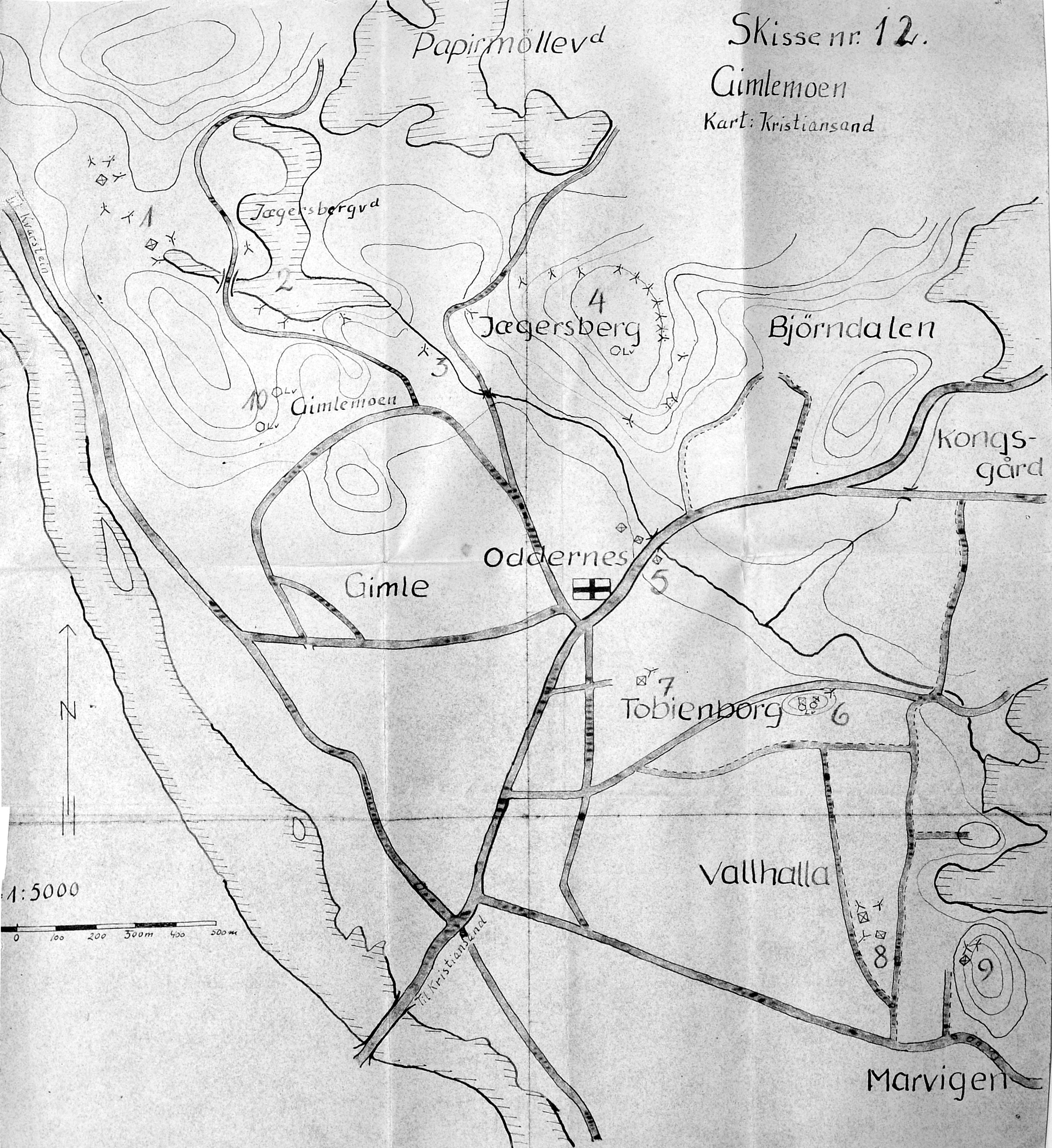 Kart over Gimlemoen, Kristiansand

---

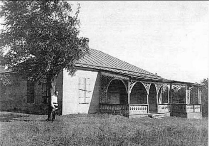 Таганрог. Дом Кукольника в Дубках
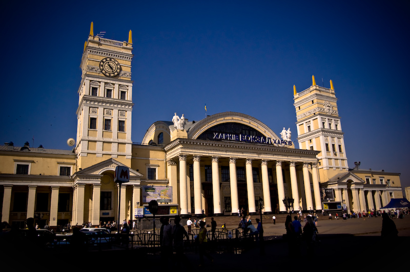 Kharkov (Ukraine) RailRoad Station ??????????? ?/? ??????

__Required action__.
An exact copy is needed of the entries above, starting at the line that holds "Таганрог. Дом Кукольника в Дубках" and stopping at the line that holds "Kharkov (Ukraine) RailRoad", both kept; pictures stay out.

__Answer to this task__.
 Таганрог. Дом Кукольника в Дубках
 Kharkov (Ukraine) RailRoad Station ??????????? ?/? ??????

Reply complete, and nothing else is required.